Ложный вызов. А к Тане тоже был ложный вызов? Нет, все сложнее. Таня искала поддержки и участия, а тут – быстрее под рубашку…
– Гражданин, может, сообщить кому из близких? – не отставала сердобольная женщина.
Кому сообщить? Я попытался вспомнить тех, кто окружал меня в последние годы и кто мог бы примчаться на помощь, но ни одно лицо не остановилось в том калейдоскопе, что завертелся перед глазами. Неужели Таня права насчет друзей? Не вспомнилось и ни одного телефона. Ах, да, я же залил блокнот чаем. Заремба мог бы вытащить ситуацию за шиворот, но он сам пропал, сгинул в Чечне…
– Гражданин…
– Да пошли домой. Отлежится и дойдет сам, куда надо, – продолжал равнодушничать невидимый Сережа. – Перегаром за версту несет, не чувствуешь, что ли?

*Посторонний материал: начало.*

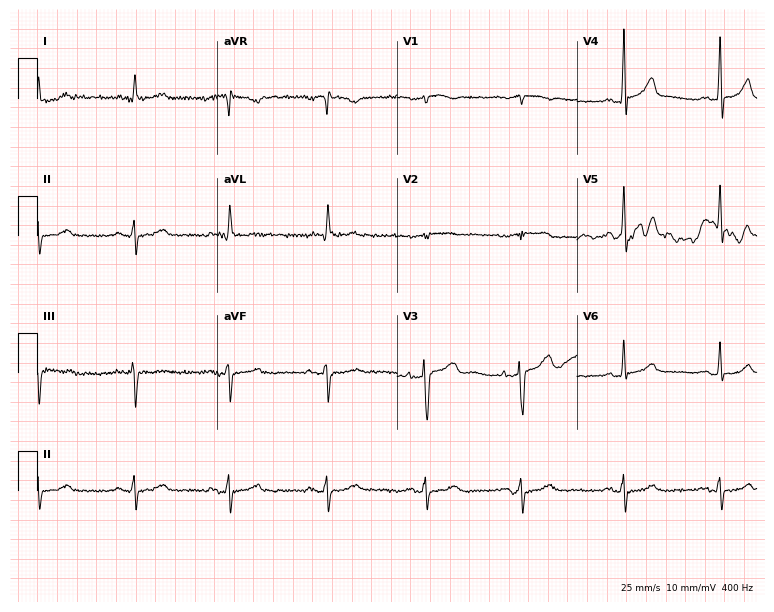
ECG — a female, 81 years old. Screened for six findings — first-degree AV block, right bundle branch block, left bundle branch block, sinus bradycardia, atrial fibrillation, sinus tachycardia — none is recorded.
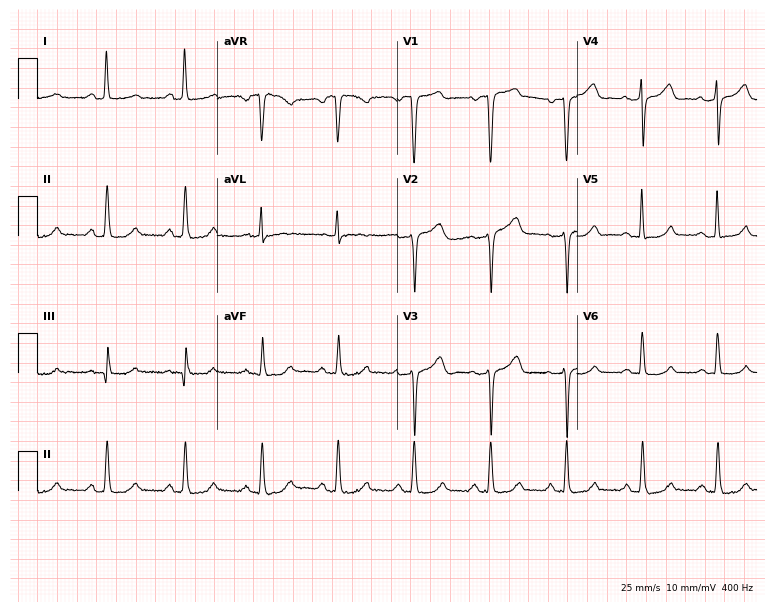
Standard 12-lead ECG recorded from a 49-year-old female patient. Read as a normal ECG.

Я попытался сквозь боль улыбнуться женщине и прикрыл глаза. Я в самом деле отлежусь и пойду. Куда? В кассу. Мне нужен билет, чтобы ехать домой. Там телефон, по которому может позвонить жена. Именно она заслонила собой все мельтешащие по кругу лица…

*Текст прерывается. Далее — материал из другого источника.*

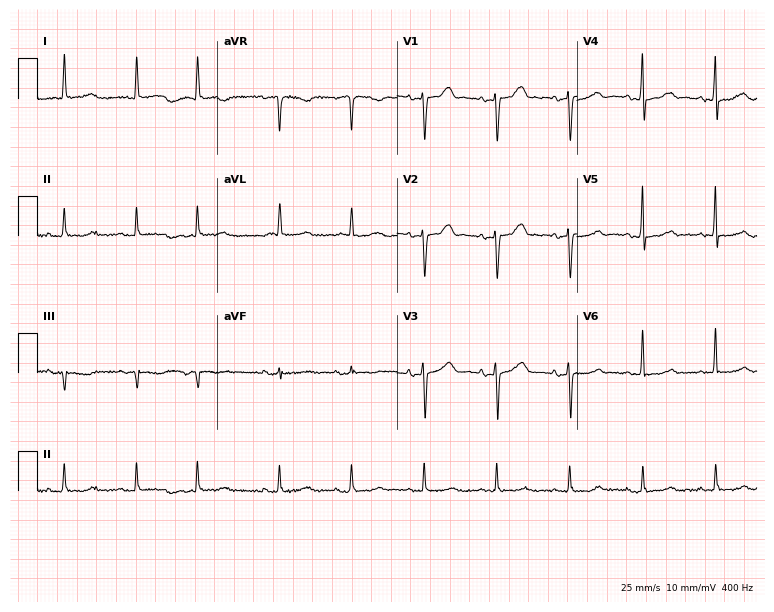
Standard 12-lead ECG recorded from a woman, 82 years old (7.3-second recording at 400 Hz). None of these six findings is recorded: first-degree AV block, right bundle branch block (RBBB), left bundle branch block (LBBB), sinus bradycardia, atrial fibrillation (AF), sinus tachycardia.

– Билетов нет, – равнодушно ответила кассирша и захлопнула передо мной окошко.
Глава 6
Отчего болеть голове…
Дома вместо валерьянки для сердца или, на худой конец, рассольчика для головы меня на автоответчике ждала уйма сообщений.

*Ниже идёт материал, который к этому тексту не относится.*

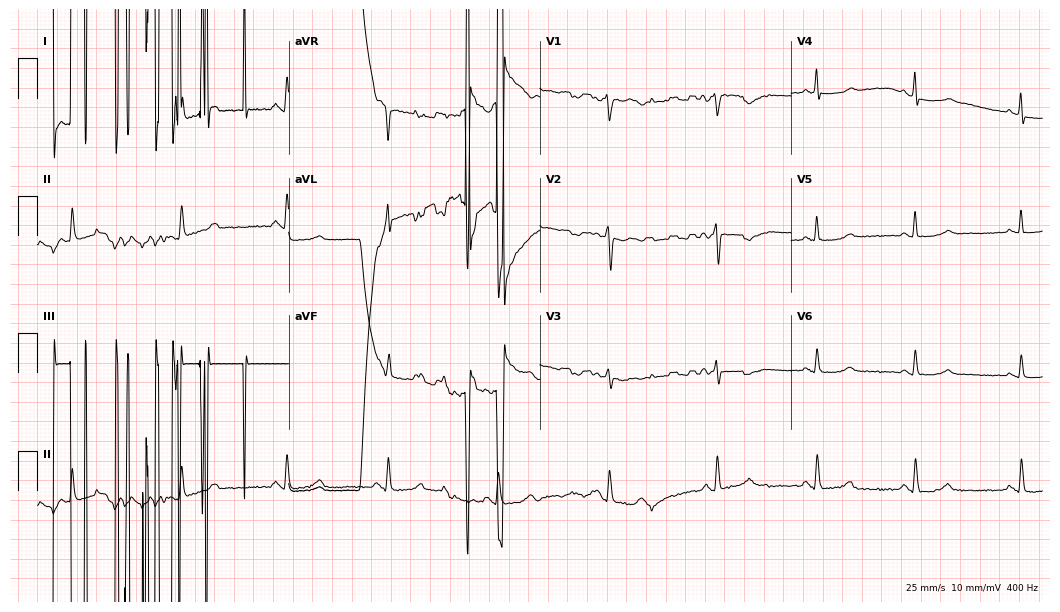
Resting 12-lead electrocardiogram (10.2-second recording at 400 Hz). Patient: a 62-year-old woman. None of these six findings is recorded: first-degree AV block, right bundle branch block (RBBB), left bundle branch block (LBBB), sinus bradycardia, atrial fibrillation (AF), sinus tachycardia. Findings outside these six are not listed.

Самой важной посчитал настоятельную просьбу некоего Вениамина Витальевича срочно связаться с ним по поводу какого-то заманчивого журналистского предложения. Из заметных публикаций последнего времени у меня вышли лишь материалы о Зарембе, и если именно они понравились незнакомцу, то я готов был к дальнейшему сотрудничеству.
Вениамин Витальевич откликнулся сразу, словно после своего сообщения не отходил от телефона.
– Здравствуйте, здравствуйте, – вне сомнения, закивал он мне на другом конце провода: настолько был любезен голос. – Мы бы могли с вами встретиться?
А чтобы я не отказал или не перенес встречу на неопределенное время, тут же сам и предложил:
– Если я закажу сегодня на ужин столик у вас, в Доме журналистов?
После пьянки в поезде даже косвенное упоминание о выпивке вызывало отвращение, и я попросил:
– Без столика. Лучше попьем внизу кофе, его там готовят на песке.
– Я знаю, – выдал себя с головой Вениамин Витальевич: значит, место встречи выбирал заранее. Настолько важен разговор?